Expatriate Owl

A politically-incorrect perspective that does not necessarily tow the party line, on various matters including but not limited to taxation, academia, government and religion.

Tuesday, December 27, 2005

Long prison term

Darcell Prince's 50-year prison sentence for murder has been upheld on appeal. Prince, along with codefendant Leo Foster, brutally robbed and murdered one Huey Rich, a Chicago man who was attempting to advance his career as a hairdresser. The crime was aggravated not only by its brutality, but by the fact that Prince had impersonated a police officer while doing it. Given the well known marshmallow jellyfish stance taken by Illinois towards invoking the death penalty on miscreants (though not all Illinois prosecutors have cottoned up to it), a 50-year sentence is about the best society can hope for. But even then, there remains the possibility that Hillary Clinton or some other politician of her ilk might pardon him and set him free.

What makes the Darcell Prince case so remarkable is that the victim, Huey Rich, is the son of Congressman Bobby L. Rush.
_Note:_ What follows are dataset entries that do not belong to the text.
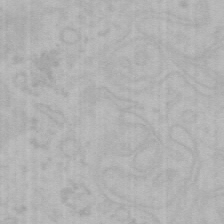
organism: Mouse
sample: Choroid plexus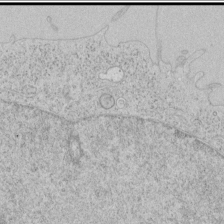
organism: Human
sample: Mitochondria in HCT116 cells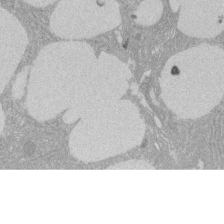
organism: Rat
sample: Salivary granule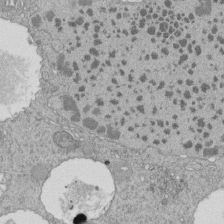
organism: Tetrahymena
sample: Cilia in tetrahymena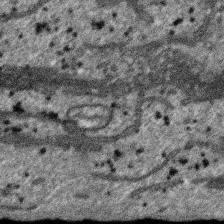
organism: Human
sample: Lung epithelial cells infected with SARS-CoV-2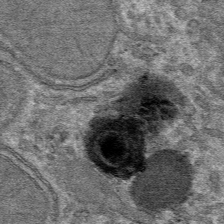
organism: Mouse
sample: Mouse hepatocytes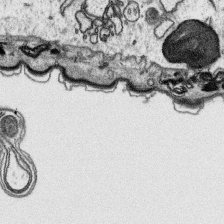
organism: Platynereis dumerilii
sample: Parapodia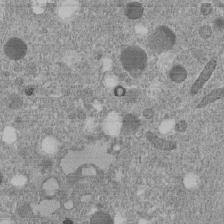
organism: C. elegans
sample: C. elegans embryo early stage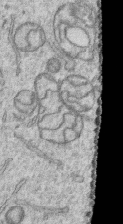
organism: Human
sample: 1205lu cells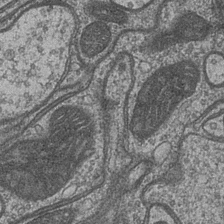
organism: Drosophila
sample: Optic medulla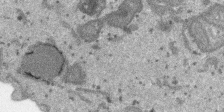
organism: Human
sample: Lung epithelial cells infected with SARS-CoV-2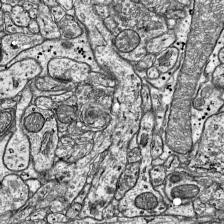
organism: Mouse
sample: Visual Cortex

To the Congressman, I extend my sincerest sympathies on his loss. And I would hope that any other murder under similar aggravating circumstances would draw commensurate punishment from the Illinois courts, regardless of whether the victim had any political connections. I do not believe that Congressman Rush deserves what he is going through.
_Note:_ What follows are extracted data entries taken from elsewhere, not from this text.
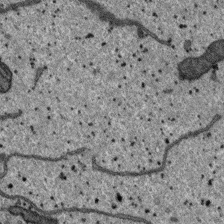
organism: Human
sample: Lung epithelial cells, uninfected (mock) control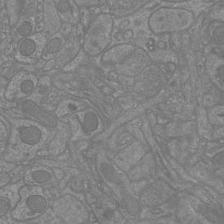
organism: Mouse
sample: Cortical neurons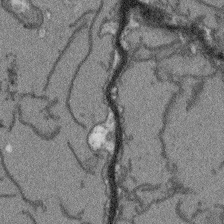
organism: Arabidopsis thaliana
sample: Root tip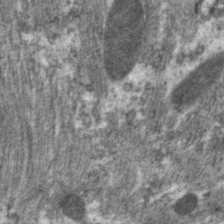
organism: C. elegans
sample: Pharynx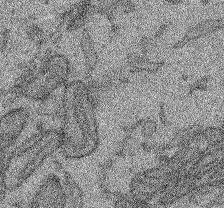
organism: Human
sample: HeLa cells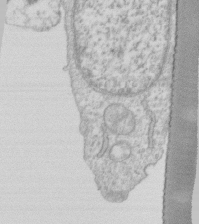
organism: Human
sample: Fibroblast cells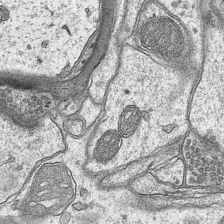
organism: Mouse
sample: CA1 Hippocampus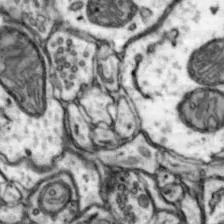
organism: Mouse
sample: Nucleus accumbens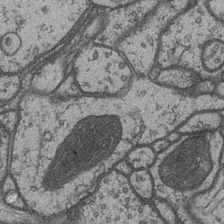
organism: Drosophila
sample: Optic medulla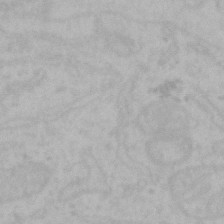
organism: Mouse
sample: Choroid plexus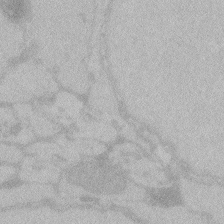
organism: Zebrafish
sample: Macrophage infected with Toxoplasma gondii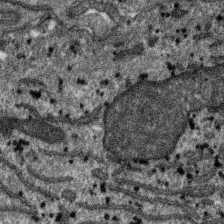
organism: Human
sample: Lung epithelial cells infected with SARS-CoV-2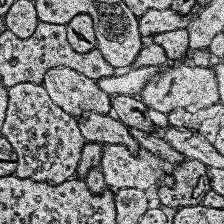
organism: Human
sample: Temporal Lobe

I say that fully cognizant of the Congressman's role, in his younger days, as an activist of the Black Panther Party, an organization not noted for its nonviolent activities. The Congressman proudly boasts of his Black Panther achievements on his official Congressional website. And his late son Huey was named after Huey Newton, another Black Panther not noted for his nonviolent ways.

I don't particularly castigate Congressman Rush for the extremes he took in his youthful activism. I have no problem accepting that he truly believed in the righteousness of what he did, and that his intentions were basically good. Hey, back in those days there really was unfair discrimination against African-Americans.
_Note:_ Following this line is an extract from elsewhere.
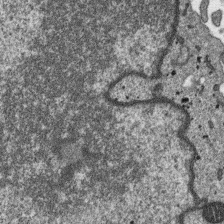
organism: Human
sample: Lung epithelial cells infected with SARS-CoV-2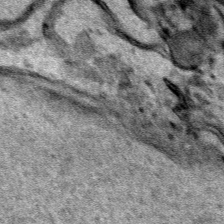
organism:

But what would happen if political activism with equally noble motivations were undertaken on the opposite side of the political spectrum? Many Ku Klux Klanners were just as sincere and idealistic in their Klan activism as Bobby Rush was with his leftist activism. And many sincere and idealistic Jewish boys and girls, witnessing violence against the Jewish community, joined the Jewish Defense League. [For the record, I declined several invitations to join the JDL, notwithstanding the personal self-defense measures I found necessary to implement against individuals who gave me trouble.] Would one of these individuals, if elected to Congress, boast of their former JDL activism on his or her Congressional webpage the same way Bobby Rush boasts of his Black Panther activism? I smell a double standard here!